Puggle Training Problems

The puggle is the combination of a beagle and a pug.
The puggle is the combination of a beagle and a pug. (Image: beagle profile bw image by devilpup from Fotolia.com)

A puggle is a designer mixed breed created by mating a pug with a beagle. This results in a high-energy lap dog. They are generally small and have short hair, with a thick body. Puggles are energetic and intelligent. These are both characteristics that can make for an excellent companion pet and, at the same time, one that is challenging to train. Puggles love being with their humans of all ages and, when well-trained, steal the hearts of their family.

Expert Insight

Breeders having experience with puggles agree that they can be a joy. However, if they are not trained consistently or properly, they can turn your house into their domain. Puggles are assertive, and can become aggressive when there is a lack of training. The most common problems to be aware of are barking, ankle biting, chewing, digging and aggression. All of these can be solved through consistent training. When bringing a puggle into your home, be aware of the time and patience needed to turn this dog into the perfect addition to your family.


Puggles inherit their barking, and sometimes howling, tendencies from their beagle parent. The barking is mainly a "hello," or to alert their family of strangers coming into the home. The howling is a curious sound the first time you hear it, but it can quickly become annoying. When your puggle barks, stop what you are doing, hold up one finger, and in a low, firm voice, say "Stop." Make eye contact with your dog when doing this. Repeat the word "Stop" again if needed. It is essential to offer verbal praise as soon as the barking stops. This shows him that this is important to you. Do this every time. Soon, your dog should respond after just seeing your finger raised.

Ankle Biting

Ankle biting can be corrected with the same techniques as used for barking. Ankle biting usually occurs when your dog senses that you are leaving. Remember, puggles want to be with their people, this is what makes them happy. Creating routines in your household can help lessen your puggle's separation anxiety. Remember to be consistent in the training and spend adequate time with playing with your puggle.

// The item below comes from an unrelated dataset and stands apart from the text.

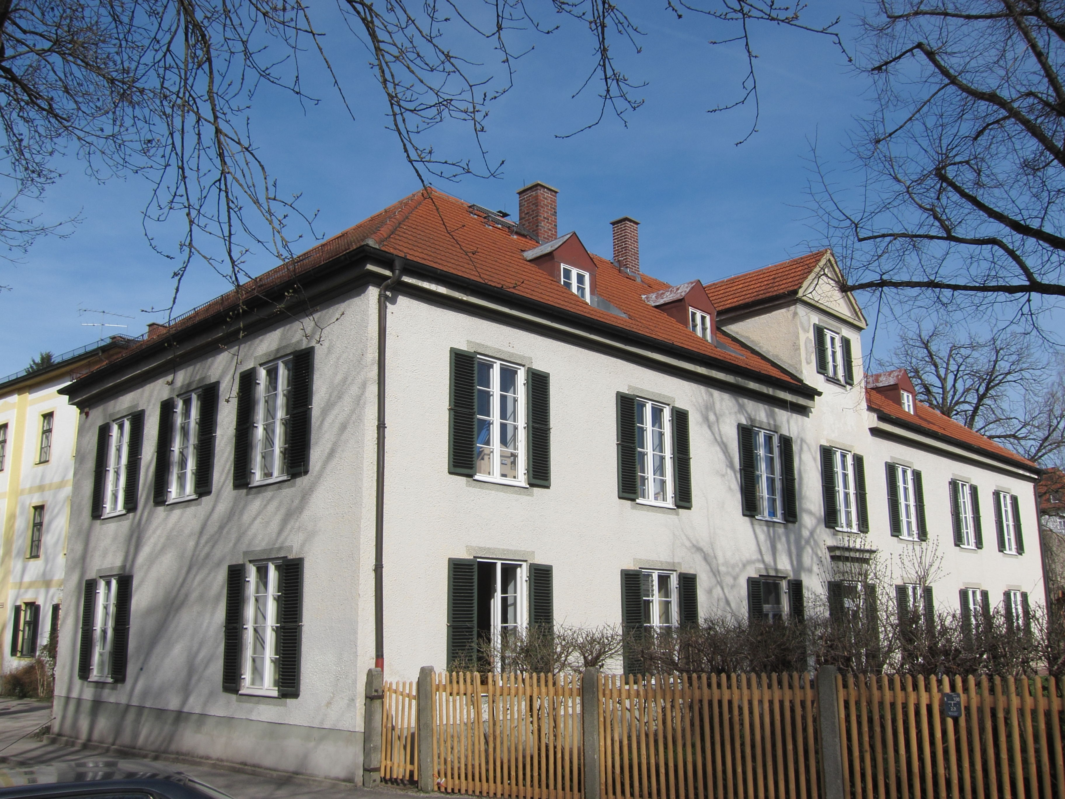 Am Klostergarten 15; Ehem. Schulhaus, dann Kleinkinderbewahranstalt, klassizierend, im Kern 1859, 1948–49 durch Bernhard Borst umgestaltet.

All puppies chew. Puggles chew a lot. So give your puggle appropriate things to chew on. Bones and a variety of chew toys work well. Do not expect chew toys to last. The purpose of chew toys is to be chewed up so your belongings are not. Putting treats or peanut butter inside of a toy or on a bone can lengthen the entertainment time of a certain chew item. This will address the chewing need, and be fun as well.


Beagles dig--so puggles will dig. Making sure your puggle has enough exercise each day will help eliminate the digging that is done due to boredom. Taking two walks or runs a day with your dog is ideal. Playing fetch will exercise and entertain your puggle. These activities also make your puggle happy because he is with you. By having access to a yard, your puggle can also run and play while you are not with him. Boredom is a main cause of destructive behavior in any dog, so provide him with toys, an area to run and things to keep him busy.


Puggles, especially males, can be aggressive towards other male dogs. The fact that puggles are social dogs can make it easy to correct this behavior. Your puggle wants to be with you, other people and other dogs. If he is removed or ignored after being aggressive, it will become clear not to do that. If aggressive behavior is allowed to continue it can become dangerous for your dog, other dogs, or your family and friends. You must be consistent in this training, and do not ever reward your puggle with attention after an aggressive behavior.